## TASK TO COMPLETE
The listing below should be printed in full and exactly, apart from its images.

## GIVEN DATA
+++

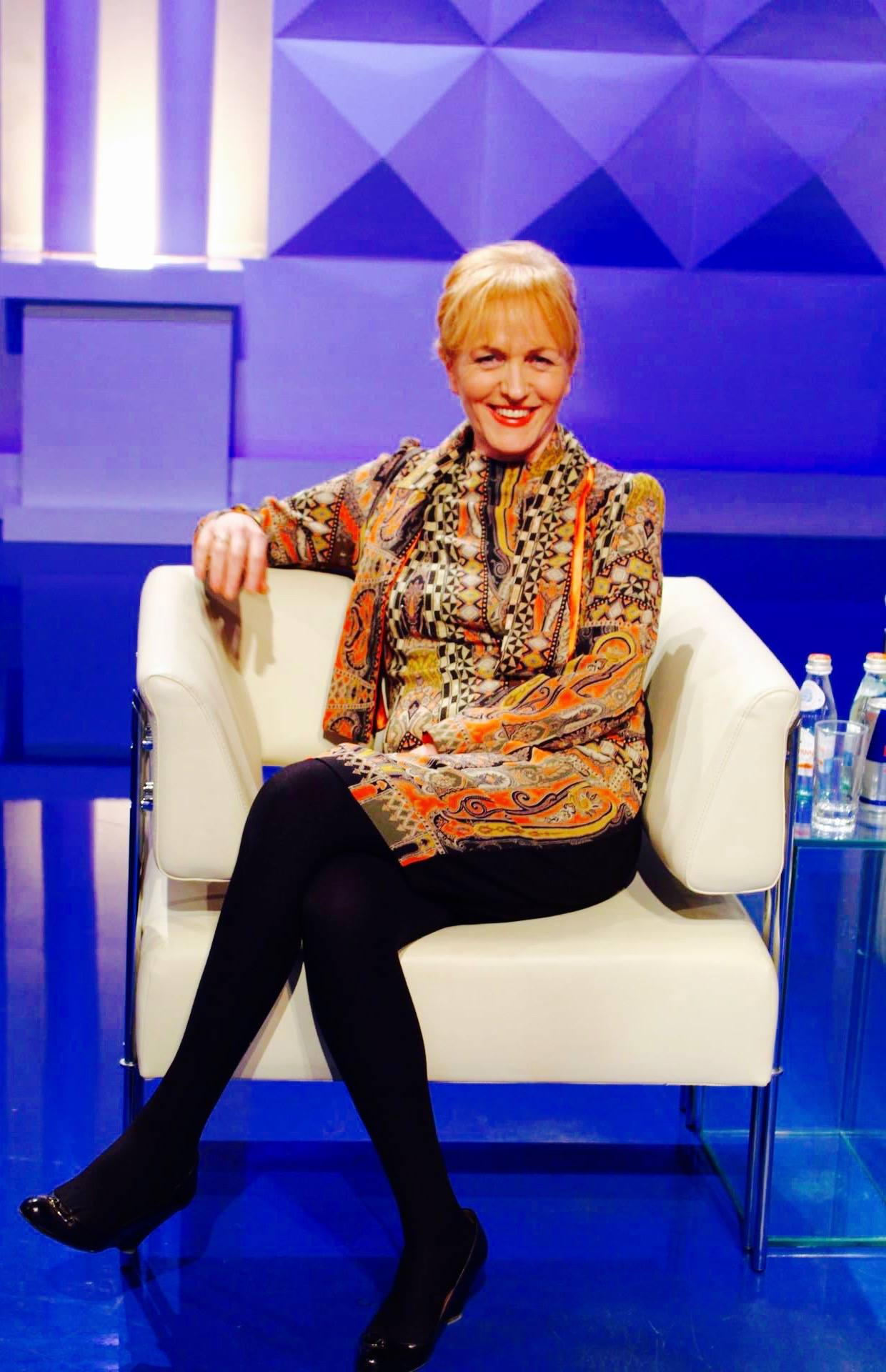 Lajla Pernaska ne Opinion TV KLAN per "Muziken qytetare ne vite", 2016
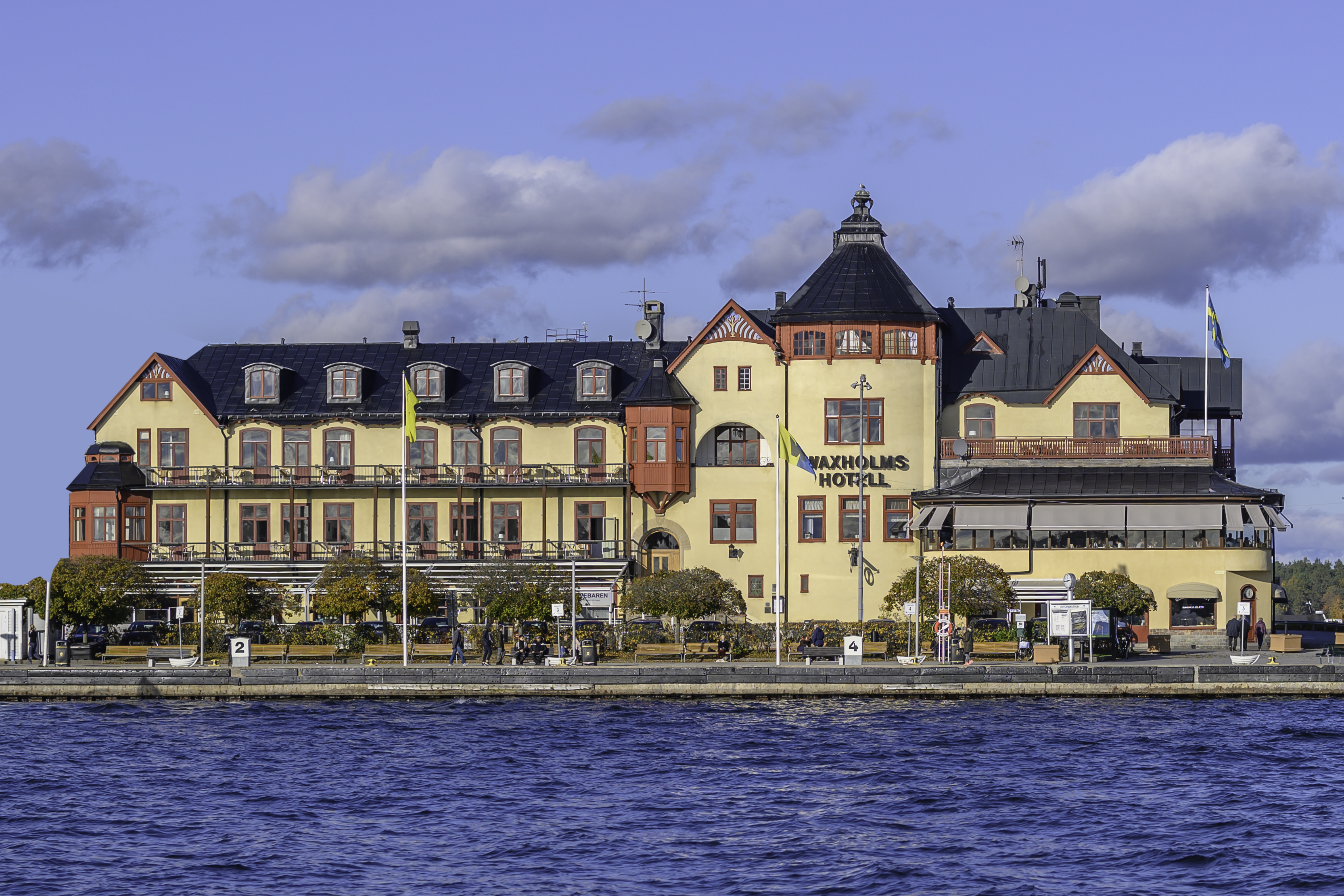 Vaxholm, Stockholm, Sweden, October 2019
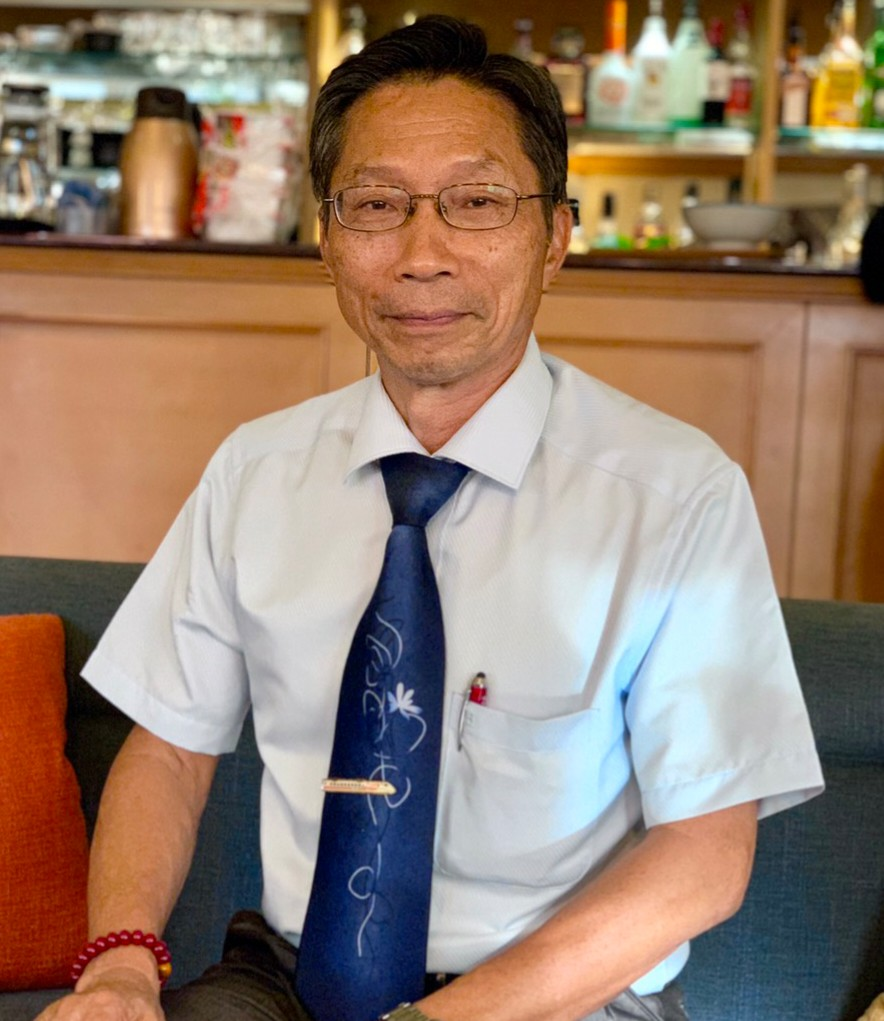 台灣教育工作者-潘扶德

+++

## YOUR SOLUTION
 Lajla Pernaska ne Opinion TV KLAN per "Muziken qytetare ne vite", 2016
 Vaxholm, Stockholm, Sweden, October 2019
 台灣教育工作者-潘扶德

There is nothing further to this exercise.